Professor Andrew Lew and his colleagues pool their resources to set up a new type 1 diabetes research program to look into the most important issues in type 1 diabetes, and how collaboration between diabetes researchers and immunologists might successfully address these.
One day in the early 1990s Professor Andrew Lew and his colleagues were brainstorming about diabetes in the light-filled tearoom at the Walter and Eliza Hall Institute.
Lew studied veterinary science at university before a PhD and subsequent fellowship led him to pure immunology. He and some other immunologists were chatting with researchers from the institute’s type 1 diabetes program, including Professor Len Harrison and Dr Tom Mandel, the Australian pioneer of islet transplantation, which remains the only cure for the debilitating disease.
“We were thinking ‘why not pool our resources and set up a type 1 diabetes program?’” Lew recalls. “There I was, an immunologist interested in diabetes research, but I hadn’t studied the disease. Conversely, type 1 diabetes tends to be seen as a metabolic disease but it’s also an immune disease because the immune system kills the islet cells in the pancreas that make insulin — few researchers see the two together.”
That day Lew and his colleagues asked: ‘what are the most important issues in type 1 diabetes research and how can we address them together?’

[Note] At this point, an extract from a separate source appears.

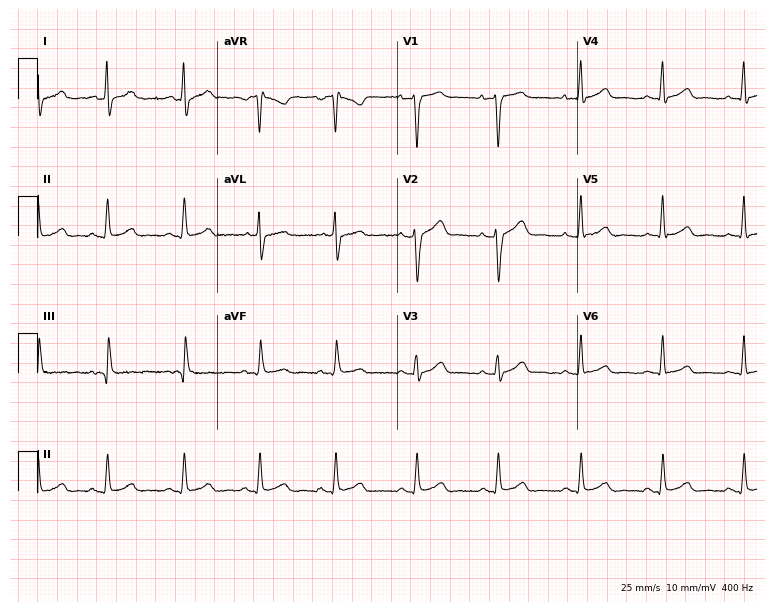
ECG (7.3-second recording at 400 Hz) — a 38-year-old female patient. Labelled as a normal ECG.

The problem remains largely the same today as it was 20 years ago: how to stop a transplant recipient from rejecting the healthy islets, without shutting down their entire immune system.
Type 1 diabetes affects about 150,000 Australians — Lew points out that the numbers are rising in the developed world.
The disease strikes people in their youth, knocking out their ability to produce enough insulin for tissues like brain and muscle to take up sugar from their bloodstream. Keeping their blood sugar stable involves multiple insulin injections each day with potentially catastrophic consequences should their glucose levels go too high or too low. Patients also face the risk of long-term complications: such as blindness, kidney failure and poor circulation leading to leg amputation.
About a dozen transplants, where islets from human donors are placed into the liver, have been performed in Australia. The results are “brilliant,” Lew says. “About five of those patients are completely insulin independent now, they don’t need injections anymore. That’s as good a result as you’ll see anywhere in the world.”
There is a catch — several, in fact. The surgery is expensive, donors are scarce and the islets are difficult to harvest as the pancreas is a bag of enzymes that is “the first to disintegrate in a dead body; it literally chews itself up”.
Another big obstacle to the utilitarian potential of islet transplants is the administering of drugs to suppress immune rejection of the transplant.
“When you do islet transplants, you have to give patients these drugs to stop the rejection of the islets,” Lew explains, “and long-term these have some nasty side effects, with the person susceptible to infections and cancer, as the drugs themselves are toxic.
“So this means we have to weigh the burden of the immunosuppressive drugs against the burden of the disease.” It follows that the only suitable candidates for transplant surgery are those who struggle to sense that their blood sugar is plunging so low they fall into coma.
The answer, according to Lew and his colleagues, is to better target the immune suppression — use a guided missile rather than an atom bomb.
“We thought, why not endow the islets themselves with the ability to suppress the immune system at the liver. Why not try to get the islets to secrete one of those blocking molecules — such as blocking antibodies — that tells the immune system, ‘don’t go any further, stop!’” That is, use the immune system to control itself.
As always, the challenge is securing funding for clinical trials. “That’s what’s missing. We don’t really have a biotech industry here, though things are changing slowly.”
Globally, however, immunology is a booming $50 billion market, “as the biggest blockbuster drugs are antibodies to fight cancer, rheumatoid arthritis, other diseases. We’re on the verge of understanding so many diseases through immunology.
“We can make an antibody to anything, which means theoretically we can mimic or block anything. Lew smiles. “There’s almost limitless potential.”